An influence of the chemical composition on the amplitude of pulsation is expected based on different patterns of the P − A plots for Cepheids in our Galaxy and the Magellanic Clouds. van Genderen (1978) was the first who attributed the differences in the largest pulsation amplitudes of Cepheids to the different average metallicities of the respective host galaxies. If atmospheric metallicity has an influence on largest possible amplitude at a given pulsation period, then it should exert influence on the actual amplitude of individual Cepheids.

Here we study the effect of the atmospheric iron content, [Fe/H], on peak-to-peak amplitudes and amplitude-related parameters introduced in Paper I for classical Cepheids of our Galaxy. Input values have been taken from Paper I (where the sources of the amplitude and spectroscopic [Fe/H] data as well as the method of their homogenization is also described); in addition, [Fe/H] values published recently by Luck & Lambert (2011) and Luck et al. (2011) have also been taken into account (after applying the same correction as for the [Fe/H] data tabulated in Paper I). The present sample consists of 329 Galactic Cepheids with known spectroscopic [Fe/H] value.

This paper is organized as follows. Section 2 deals with the period dependence of the iron content of Galactic Cepheids. Correlations between the [Fe/H] value and various amplitudes and amplitude-related parameters are presented in Sect. 3. Consequences of our results are discussed in Sect. 4, while the conclusions are drawn in Sect. 5.

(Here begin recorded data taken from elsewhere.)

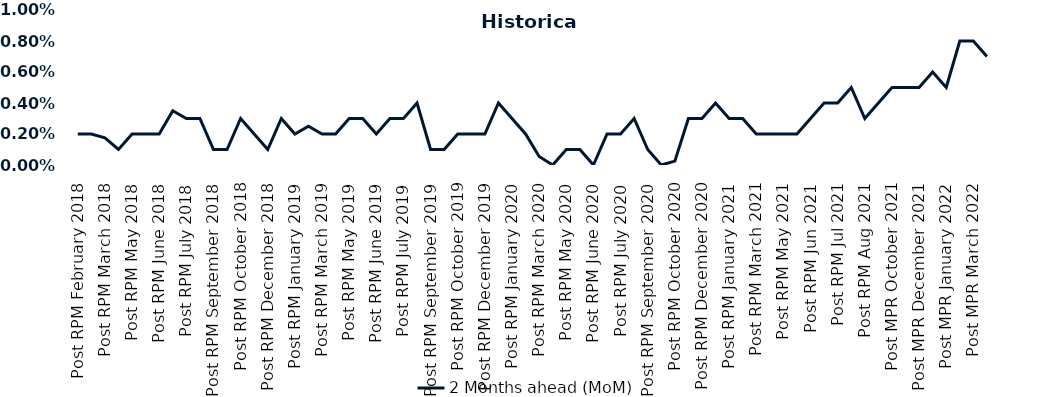
| Category | 2 Months ahead (MoM) |
|---|---|
| Post RPM February 2018 | 0.002 |
| Pre RPM March 2018 | 0.002 |
| Post RPM March 2018 | 0.002 |
| Pre RPM May 2018 | 0.001 |
| Post RPM May 2018 | 0.002 |
| Pre RPM June 2018 | 0.002 |
| Post RPM June 2018 | 0.002 |
| Pre RPM July 2018 | 0.004 |
| Post RPM July 2018 | 0.003 |
| Pre RPM September 2018 | 0.003 |
| Post RPM September 2018 | 0.001 |
| Pre RPM October 2018 | 0.001 |
| Post RPM October 2018 | 0.003 |
| Pre RPM December 2018 | 0.002 |
| Post RPM December 2018 | 0.001 |
| Pre RPM January 2019 | 0.003 |
| Post RPM January 2019 | 0.002 |
| Pre RPM March 2019 | 0.002 |
| Post RPM March 2019 | 0.002 |
| Pre RPM May 2019 | 0.002 |
| Post RPM May 2019 | 0.003 |
| Pre RPM June 2019 | 0.003 |
| Post RPM June 2019 | 0.002 |
| Pre RPM July 2019 | 0.003 |
| Post RPM July 2019 | 0.003 |
| Pre RPM September 2019 | 0.004 |
| Post RPM September 2019 | 0.001 |
| Pre RPM October 2019 | 0.001 |
| Post RPM October 2019 | 0.002 |
| Pre RPM December 2019 | 0.002 |
| Post RPM December 2019 | 0.002 |
| Pre RPM January 2020 | 0.004 |
| Post RPM January 2020 | 0.003 |
| Pre RPM March 2020 | 0.002 |
| Post RPM March 2020 | 0.001 |
| Pre RPM May 2020 | 0 |
| Post RPM May 2020 | 0.001 |
| Pre RPM June 2020 | 0.001 |
| Post RPM June 2020 | 0 |
| Pre RPM July 2020 | 0.002 |
| Post RPM July 2020 | 0.002 |
| Pre RPM September 2020 | 0.003 |
| Post RPM September 2020 | 0.001 |
| Pre RPM October 2020 | 0 |
| Post RPM October 2020 | 0 |
| Pre RPM December 2020 | 0.003 |
|  Post RPM December 2020 | 0.003 |
| Pre RPM January 2021 | 0.004 |
| Post RPM January 2021 | 0.003 |
|  Pre RPM March 2021 | 0.003 |
|  Post RPM March 2021 | 0.002 |
|  Pre RPM May 2021 | 0.002 |
|  Post RPM May 2021 | 0.002 |
|  Pre RPM Jun 2021 | 0.002 |
|   Post RPM Jun 2021 | 0.003 |
| Pre RPM Jul 2021 | 0.004 |
|  Post RPM Jul 2021 | 0.004 |
| Pre RPM Aug 2021 | 0.005 |
|  Post RPM Aug 2021 | 0.003 |
| Pre MPR October 2021 | 0.004 |
| Post MPR October 2021 | 0.005 |
| Pre MPR December 2021 | 0.005 |
| Post MPR December 2021 | 0.005 |
| Pre MPR January 2022 | 0.006 |
| Post MPR January 2022 | 0.005 |
| Pre MPR March 2022 | 0.008 |
| Post MPR March 2022 | 0.008 |
| Pre MPR May 2022 | 0.007 |

2. Period dependence of [Fe/H]

2.1. Period – [Fe/H] relationship

Long-period Cepheids, which are more luminous (thus more massive) than their shorter period siblings, evolve more rapidly. As a consequence, longer period Cepheids are also younger, which is expressed by the period-age relationship (see, e.g., Efremov 2003). Owing to the continuous enrichment of the interstellar matter with heavy elements, the metal abundance of the younger stellar population is higher.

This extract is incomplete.